The central role of data in the ML4T process requires familiarity with a range of technologies to store, transform, and analyze data at scale, including the use of cloud-based services like Amazon Web Services, Microsoft Azure, and Google Cloud.
We covered many libraries of the Python ecosystem in this book. Python has evolved to become the language of choice for data science and machine learning. The set of open-source libraries continues to both diversify and mature, and are built on the robust core of scientific computing libraries NumPy and SciPy.
There are several providers that aim to facilitate the machine learning workflow: - H2O.ai offers the H2O platform that integrates cloud computing with machine learning automation. It allows users to fit thousands of potential models to their data to explore patterns in the data. It has interfaces in Python as well as R and Java. - Datarobot aims to automate the model development process by providing a platform to rapidly build and deploy predictive models in the cloud or on-premise. - Dataiku is a collaborative data science platform designed to help analysts and engineers explore, prototype, build, and deliver their own data products.
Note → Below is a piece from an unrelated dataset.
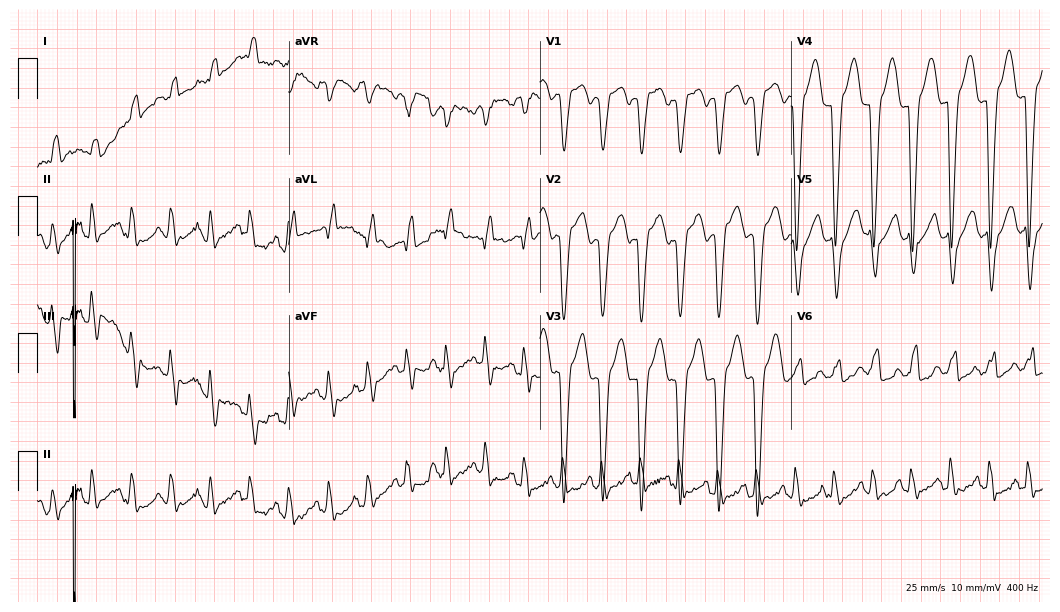
12-lead ECG from a 38-year-old female. Shows left bundle branch block, sinus tachycardia (a sinus rate of 100 beats per minute or more).
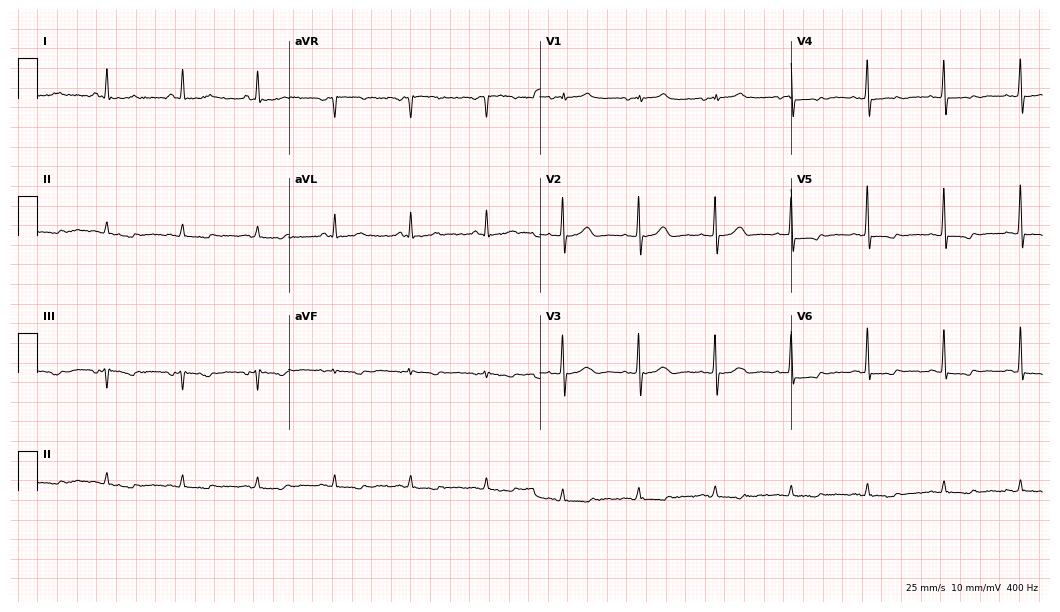
Resting 12-lead electrocardiogram (10.2-second recording at 400 Hz). Patient: a 78-year-old female. None of these six findings is recorded: first-degree AV block, right bundle branch block, left bundle branch block, sinus bradycardia, atrial fibrillation, sinus tachycardia. Only these six findings were labelled.

There are also several open-source initiatives led by companies that build on and expand the Python ecosystem: - The quantitative hedge fund Two Sigma contributes quantitative analysis tools to the Jupyter Notebook environment under the BeakerX project. - Bloomberg has integrated the Jupyter Notebook into its terminal to facilitate the interactive analysis of its financial data.
The main options to develop trading strategies that use machine learning are online platforms, which often look for and allocate capital to successful trading strategies.
Popular solutions include - Quantopian, - Quantconnect, and - QuantRocket.
In addition, Interactive Brokers offers a Python API that you can use to develop your own trading solution.
Alpaca offers commission-free execution of algorithmic trading strategies. Several libraries provide integration: - pipeline-live: Zipline Pipeline Extension for Live Trading - pylivetrader: a simple python live trading framework with zipline interface
Backtrader is intended for both backtesting and trading with multiple broker integrations.